Понимая специфику рабских обществ, наивно спрашивать, случайность ли культ личности Сталина или мумификация Ленина, почему социалистическое государство оказалось тоталитарным, зачем сокрушались храмы, отчего «научная идеология» была столь нетерпима к религии (наука обычно индифферентна к вере), почему огромную массу людей охватывало безумие подозрительности, охоты за колдунами–вредителями, откуда эта фанатичная рабская преданность государству, смесь энтузиазма и страха, готовность к жертвам и кровавым жертвоприношениям, что за бред — давать безотвальной пахоте «политическую и идеологическую оценку», что за мания возводить грандиозные, хотя экономически малорентабельные объекты, и так далее и тому подобное. А почему в империи инков казнили за изменение цвета одежды или длины волос? А какова экономическая рентабельность египетских пирамид или истуканов Пасхи? А ведь строили, хотя и без штанов ходили. Квазирабское общество создает индустриальных идолов, то есть промышленно–культурные объекты: все логично.
Природа социализма колониальных, двухформационных обществ отчетливо проявляется в двойственности, химерности, мистифицированности структур, отношений, институтов социального бытия. Например: право на труд — оно же обязанность, выборы — они же проверка лояльности, закупка — она же взимание дани, наука — она же идеология, свобода — она же необходимость, искусство — оно же госмифология. Той же породы и «двухклассовость» советского общества: «рабочие и крестьяне» (хотя крестьянство — класс феодального и никакого другого общества). И так далее, куда ни кинь взгляд; всюду один и тот же мучительный парадокс: «зияющие высоты».

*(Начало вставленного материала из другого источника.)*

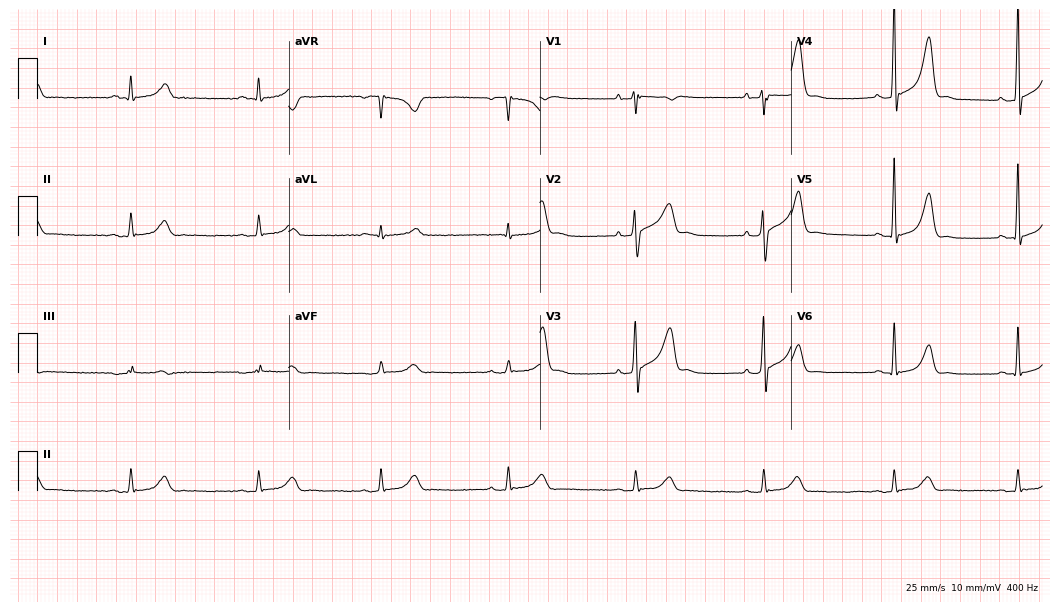
12-lead ECG (10.2-second recording at 400 Hz) from a 53-year-old man. Findings include sinus bradycardia (a sinus rate of 50 beats per minute or less).
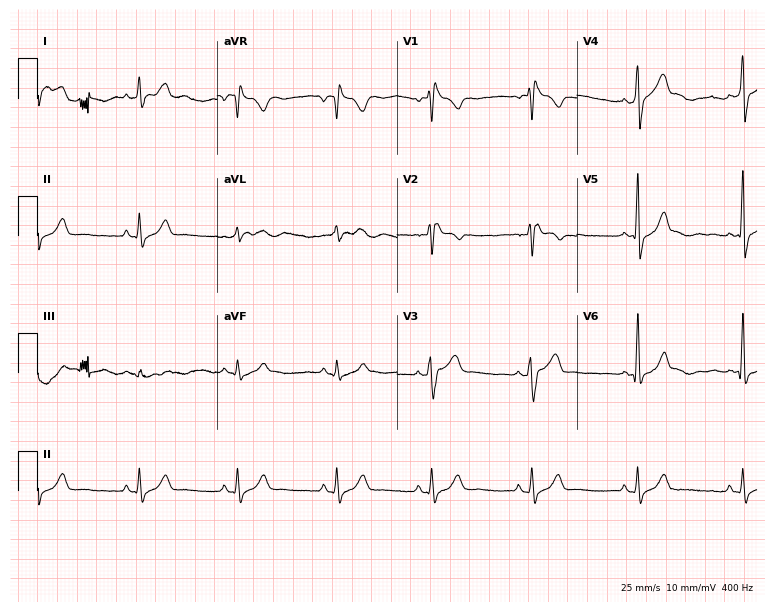
Resting 12-lead electrocardiogram (7.3-second recording at 400 Hz). Patient: a male, 35 years old. None of these six findings is recorded: first-degree AV block, right bundle branch block, left bundle branch block, sinus bradycardia, atrial fibrillation, sinus tachycardia.
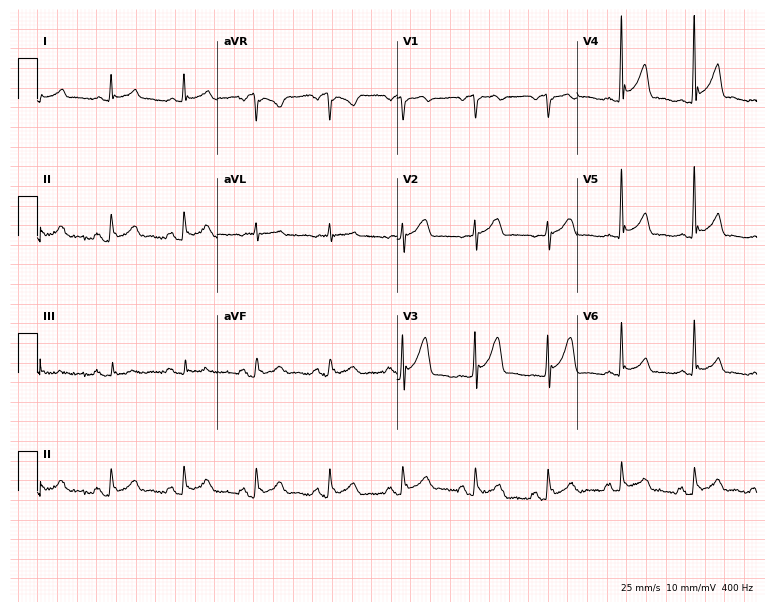
Electrocardiogram, a 69-year-old male. Of the six screened findings (first-degree AV block, right bundle branch block, left bundle branch block, sinus bradycardia, atrial fibrillation, sinus tachycardia), none is recorded.

Квазирабский социализм в определенном отношении эффективен. Например, он позволяет очень быстро (хотя и в «негативе») достичь формационной однородности общества, интегрировать на основе «научной» мифологии, неоязычества различные этносы империи, отмобилизовать, сконцентрировать, не считаясь ни с какими издержками, огромные материальные и трудовые ресурсы, даже — дать миллионам иллюзию высокого смысла жизни.
Но квазирабский социализм, чем бы он не казался мистифицированному сознанию, объективно является аномальным, стрессированным состоянием общества — негативом, который не может перейти, превратиться ни во что другое, как в собственную противоположность, в собственный позитив: в госкапитализм, то есть нормальный, формационно органичный социализм индустриального общества.
Признать эту истину, если не открыто, то молчаливо, на деле, заставляют несколько обстоятельств: неизбежное крушение интегрировавшего общества мифа; разрушение личности самой мистифицированностью бытия, приводящей к раздвоенности, рода шизофрении, а затем к апатии и цинизму; исчерпание типично колониальных ресурсов экстенсивного роста (дешевого сырья, энергии и рабочей силы); усложнение самого хозяйства, достигающего предела, за которым индустриальное производство уже не может существовать без органически присущей ему экономической формы — капиталистических регуляторов.
Титаническая индустрия оказывается как бы дебильной, напоминающей могучего идиота: горы сдвинет, реки великие повернет, пустыню Каракум заболотит… сначала не нарадуешься, да потом не наплачешься.
Первыми отключаются наиболее древние — идеологические, «моральные» регуляторы; приходится заменять из так называемыми материальными стимулами, но это дает только краткий и неоднозначный эффект, поскольку само по себе деньги, даже большие, — еще вовсе не экономика. Приходится постоянно надстраивать политические, фискальные регуляторы, но на определенной стадии гигантский аппарат управления начинает лишь усиливать, усугублять деструкции, то есть сложившаяся система действительно «из формы развития производительных сил превращается в их оковы». Это противоречие безусловно является антагонистическим противоречием, ибо и сам переход химерного социума в классический, квазирабского социализма в госкапитализм представляет собой скрытую перманентную революцию, протекающую на социалистическом уровне «в рамках социализма», но радикально — до полной смены знаков на противоположные — меняющую его сущность.